- _Task to complete_
Look for the word "organism" in the entries below, then copy every line that has it.

- _Source data_
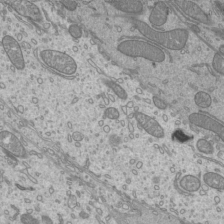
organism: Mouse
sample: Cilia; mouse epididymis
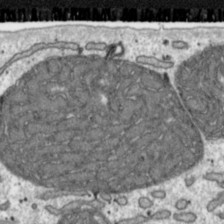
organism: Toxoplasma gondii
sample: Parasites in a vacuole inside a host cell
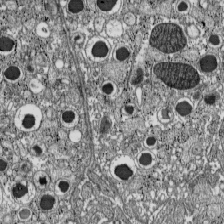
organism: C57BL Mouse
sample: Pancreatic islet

--

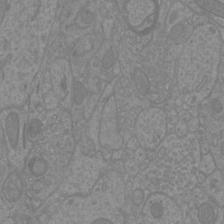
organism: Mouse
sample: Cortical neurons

- _Task solution_
organism: Mouse
organism: Toxoplasma gondii
organism: C57BL Mouse
organism: Mouse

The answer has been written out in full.